Strategic Experimentation with Private Payoffs
Jérôme Renault, Eilon Solan, Nicolas Vieille
TL;DR
This paper extends strategic experimentation in exponential-bandit settings to environments with privately observed payoffs, revealing an encouragement mechanism that raises equilibrium exploration relative to public-outcome benchmarks. It develops a rigorous framework of Nash and sequential equilibria, introduces the encouragement cut-off hat p, and establishes that, in pure reasonable equilibria, the final amount of exploration is at least social optimal up to a small additive gap and at most a constant-factor above it.
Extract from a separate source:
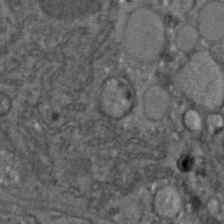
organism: C. elegans
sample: C. elegans embryo

The analysis yields sharp bounds on over-experimentation and highlights the possibility of significant, yet bounded, over-experimentation under private payoffs; it also clarifies when pure reasonable SE exist or fail and why refinements are necessary. Collectively, the results provide foundational limits on information-driven experimentation and offer a detailed understanding of how private information reshapes strategic learning and welfare in dynamic environments.
Abstract
We study a strategic experimentation game with exponential bandits, in which experiment outcomes are private. The equilibrium amount of experimentation is always higher than in the benchmark case where experiment outcomes are publicly observed. In addition, for pure equilibria, the equilibrium amount of experimentation is at least socially optimal, and possibly higher. We provide a tight bound on the degree of over-experimentation. The analysis rests on a new form of encouragement effect, according to which a player may hide the absence of a success to encourage future experimentation by the other player, which incentivizes current experimentation.